TASK BRIEF — An exact transcription is needed of the lines below from the one with "Lateral view; left" through the one with "Pixel coordinates, top-left origin, xyxy.", with no other lines and no pictures.
┌─ SOURCE DATA
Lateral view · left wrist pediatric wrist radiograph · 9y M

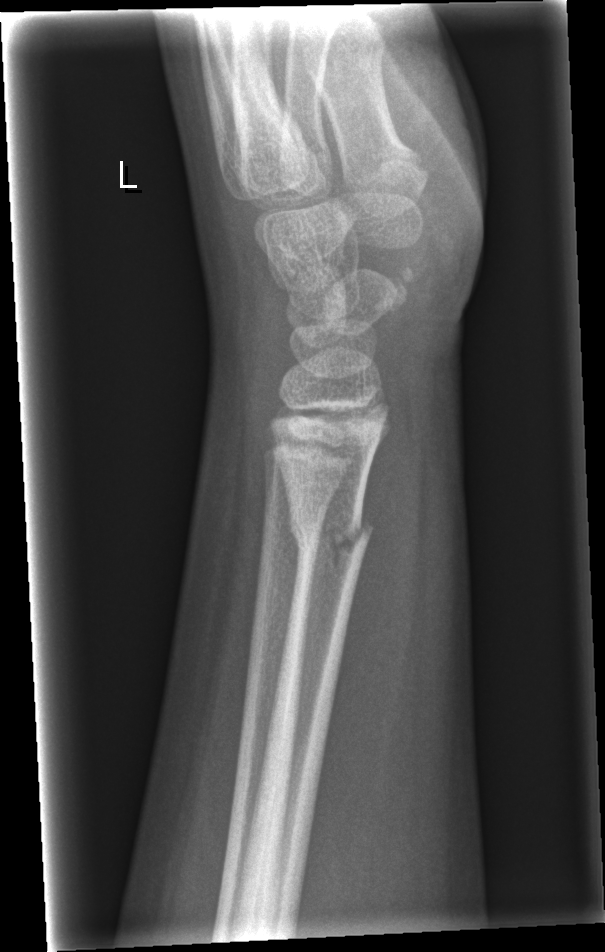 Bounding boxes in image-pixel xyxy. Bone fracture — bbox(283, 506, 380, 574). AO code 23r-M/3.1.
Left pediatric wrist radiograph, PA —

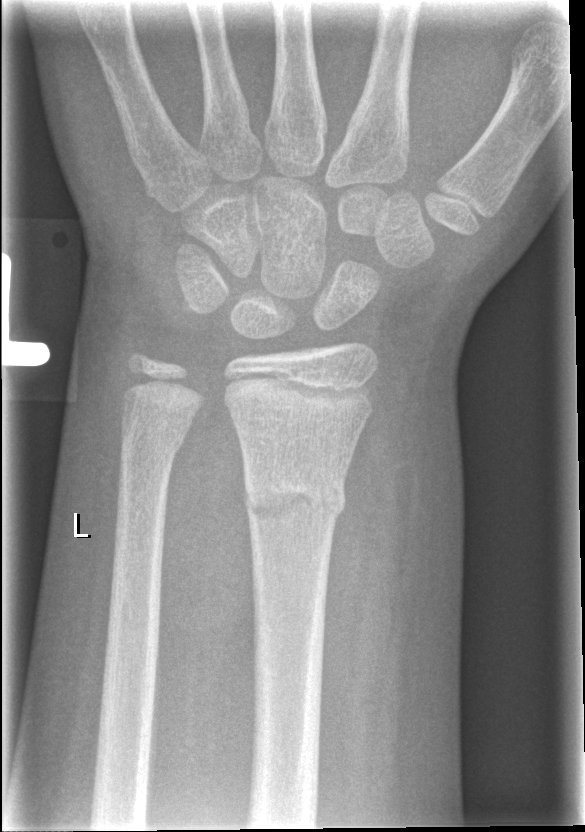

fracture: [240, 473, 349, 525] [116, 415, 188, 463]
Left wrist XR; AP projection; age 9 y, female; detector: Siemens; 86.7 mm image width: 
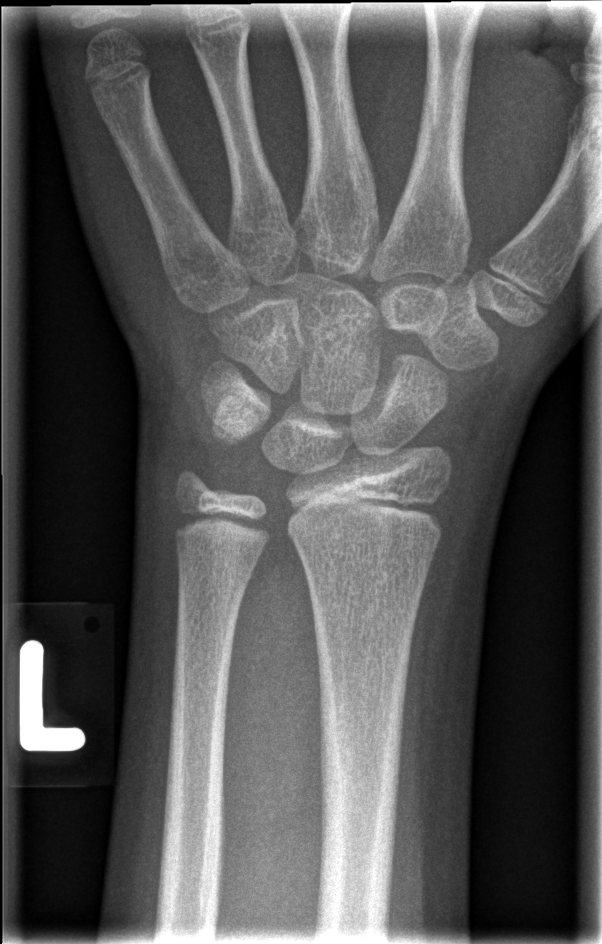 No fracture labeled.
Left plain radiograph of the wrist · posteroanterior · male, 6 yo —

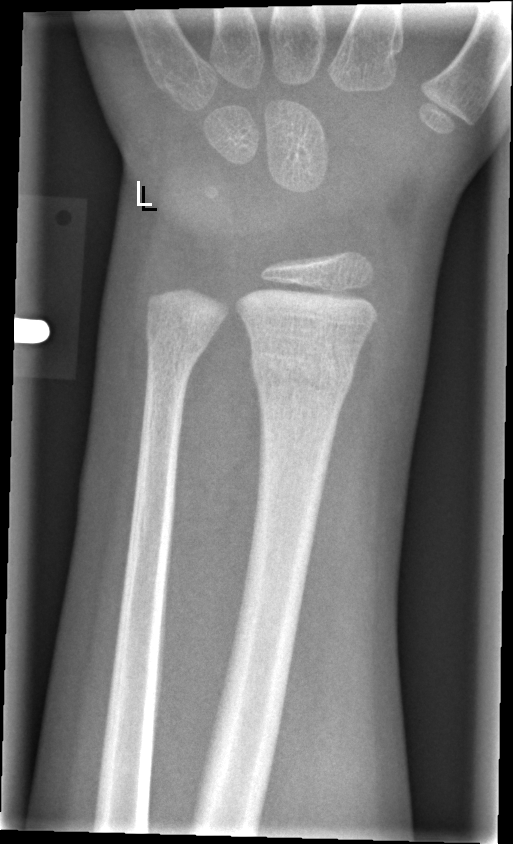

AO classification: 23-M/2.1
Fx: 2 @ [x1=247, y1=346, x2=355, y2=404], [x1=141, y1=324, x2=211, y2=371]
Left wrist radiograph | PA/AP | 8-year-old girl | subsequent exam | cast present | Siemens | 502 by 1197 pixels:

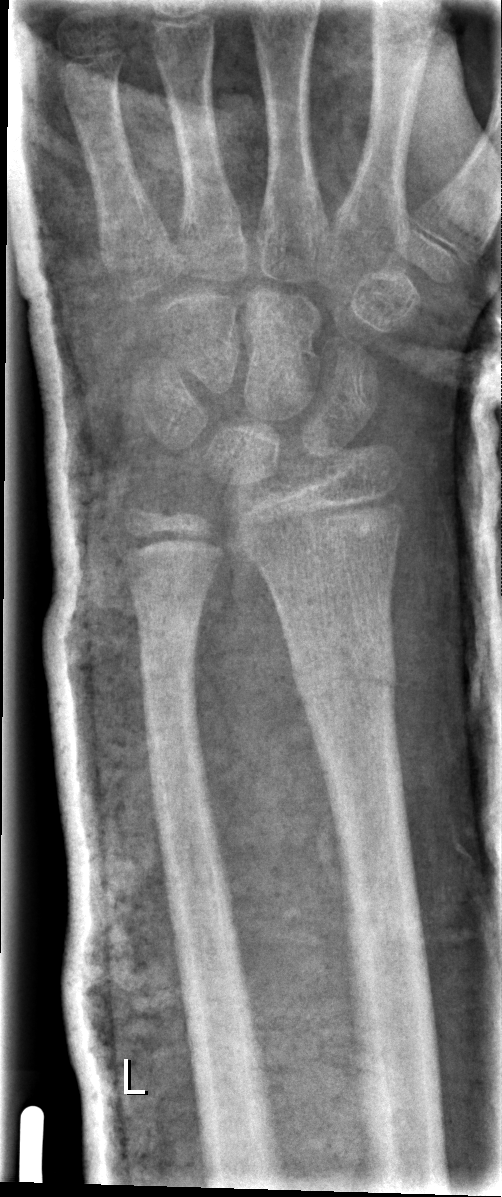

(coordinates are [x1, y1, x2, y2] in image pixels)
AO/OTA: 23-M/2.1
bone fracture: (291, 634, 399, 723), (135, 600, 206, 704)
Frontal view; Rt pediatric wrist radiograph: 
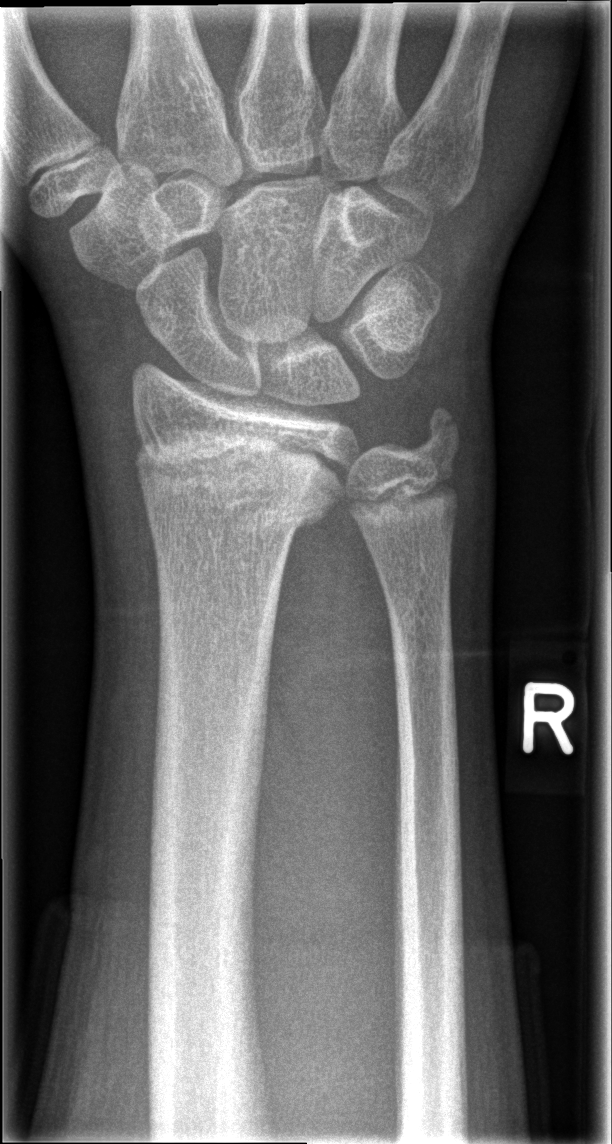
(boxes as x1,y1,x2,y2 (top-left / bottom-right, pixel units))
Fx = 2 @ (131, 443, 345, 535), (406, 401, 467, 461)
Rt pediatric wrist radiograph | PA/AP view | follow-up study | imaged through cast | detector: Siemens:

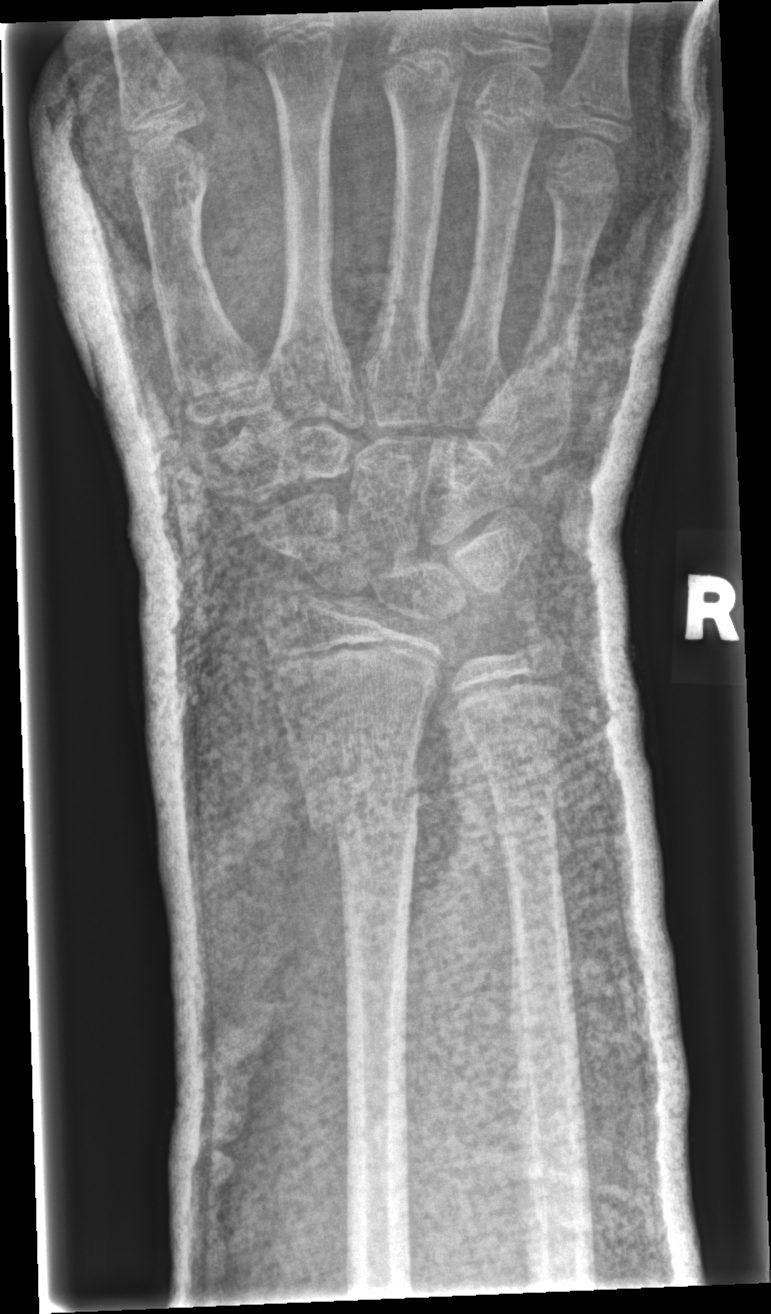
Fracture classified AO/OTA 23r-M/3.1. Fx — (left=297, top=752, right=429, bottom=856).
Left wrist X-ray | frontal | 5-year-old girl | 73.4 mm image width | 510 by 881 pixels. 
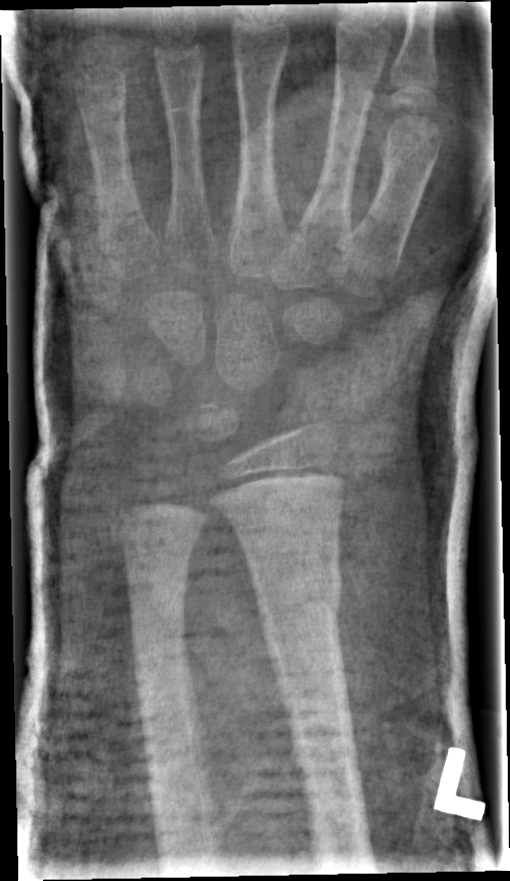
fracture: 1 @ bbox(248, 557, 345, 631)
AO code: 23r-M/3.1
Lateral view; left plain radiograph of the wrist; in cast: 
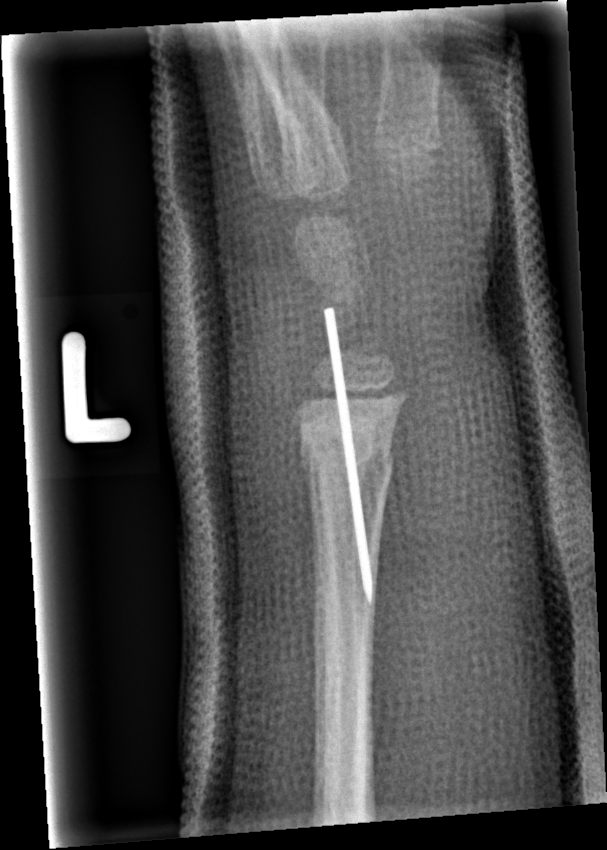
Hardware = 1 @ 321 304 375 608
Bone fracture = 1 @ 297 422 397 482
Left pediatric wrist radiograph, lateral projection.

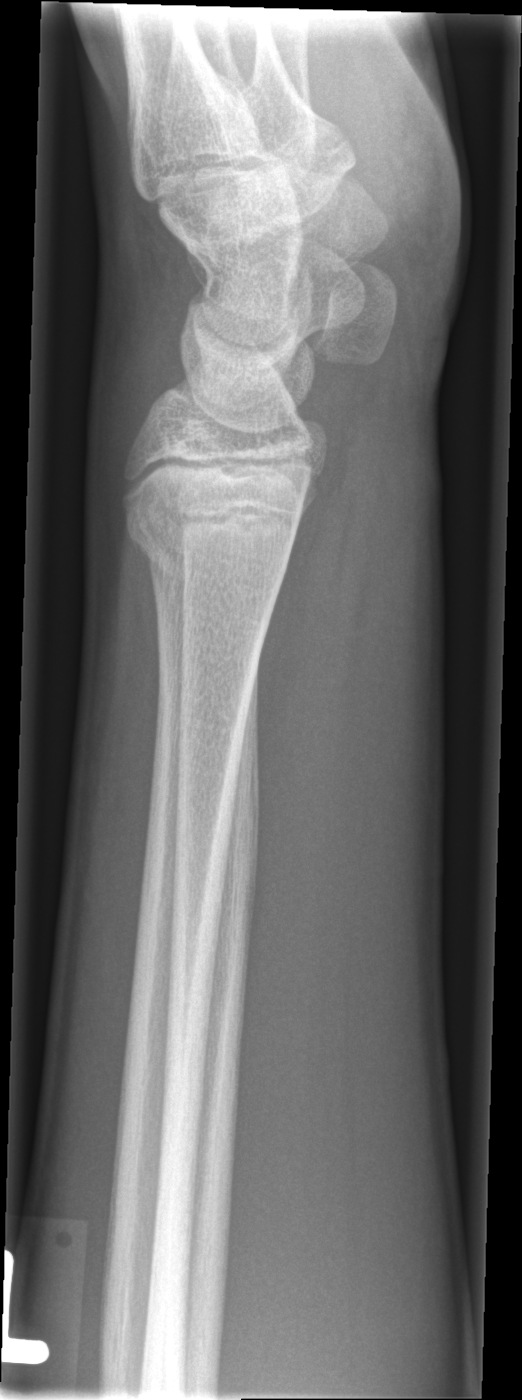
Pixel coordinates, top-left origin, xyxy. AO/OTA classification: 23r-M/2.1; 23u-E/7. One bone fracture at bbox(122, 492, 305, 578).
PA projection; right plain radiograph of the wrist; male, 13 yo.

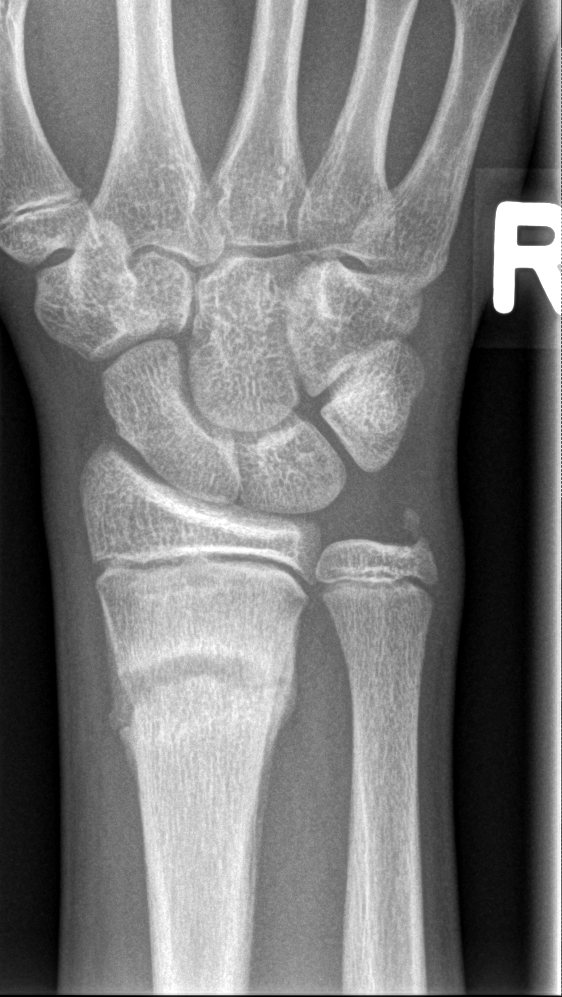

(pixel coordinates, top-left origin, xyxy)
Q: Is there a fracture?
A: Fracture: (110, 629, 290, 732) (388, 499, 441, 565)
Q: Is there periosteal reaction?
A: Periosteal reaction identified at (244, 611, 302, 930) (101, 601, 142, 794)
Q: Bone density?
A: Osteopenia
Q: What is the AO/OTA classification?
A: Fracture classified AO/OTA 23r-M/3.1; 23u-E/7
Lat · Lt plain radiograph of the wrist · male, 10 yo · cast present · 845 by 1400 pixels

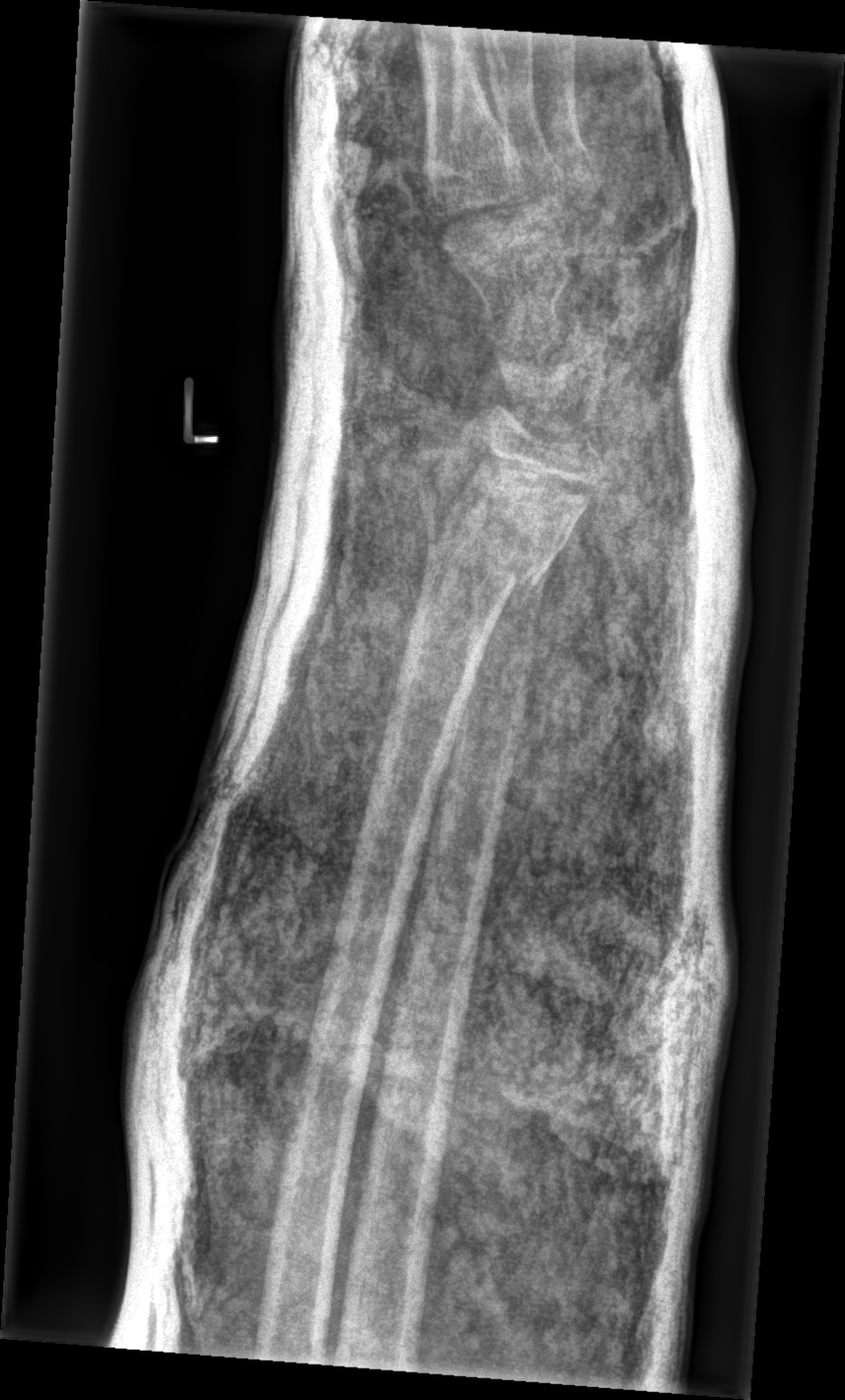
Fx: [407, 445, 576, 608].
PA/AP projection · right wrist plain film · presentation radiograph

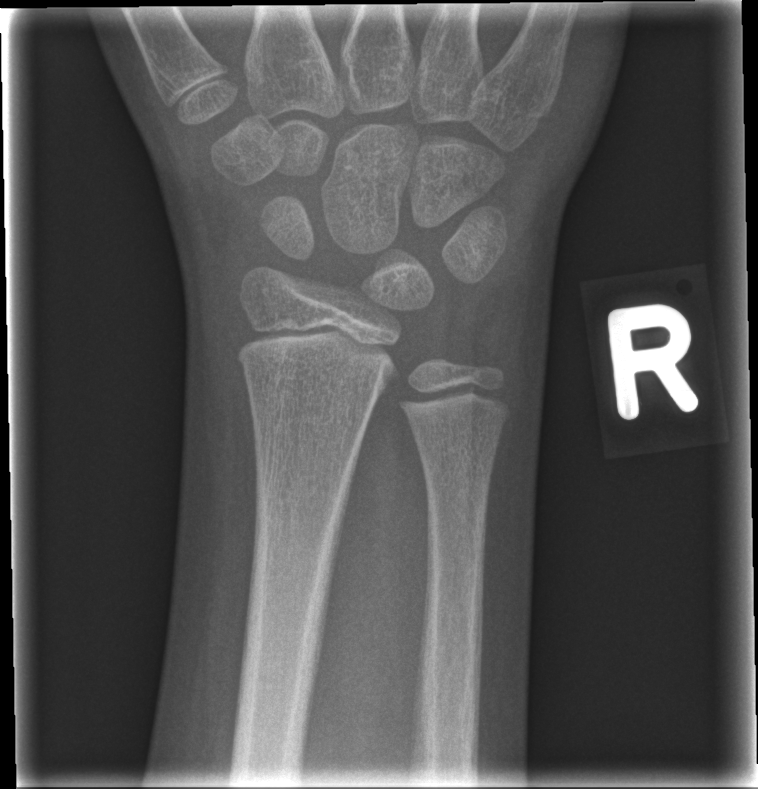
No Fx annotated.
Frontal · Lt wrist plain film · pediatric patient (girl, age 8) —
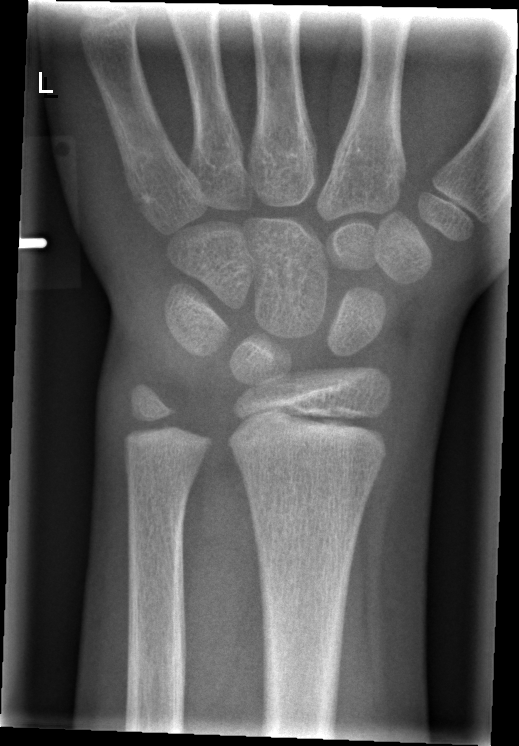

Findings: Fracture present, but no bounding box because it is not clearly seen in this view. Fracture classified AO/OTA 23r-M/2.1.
└─
ANSWER TO THIS PROBLEM —
Lateral view; left plain radiograph of the wrist; in cast: 
Hardware = 1 @ 321 304 375 608
Bone fracture = 1 @ 297 422 397 482
Left pediatric wrist radiograph, lateral projection.

Pixel coordinates, top-left origin, xyxy. AO/OTA classification: 23r-M/2.1; 23u-E/7. One bone fracture at bbox(122, 492, 305, 578).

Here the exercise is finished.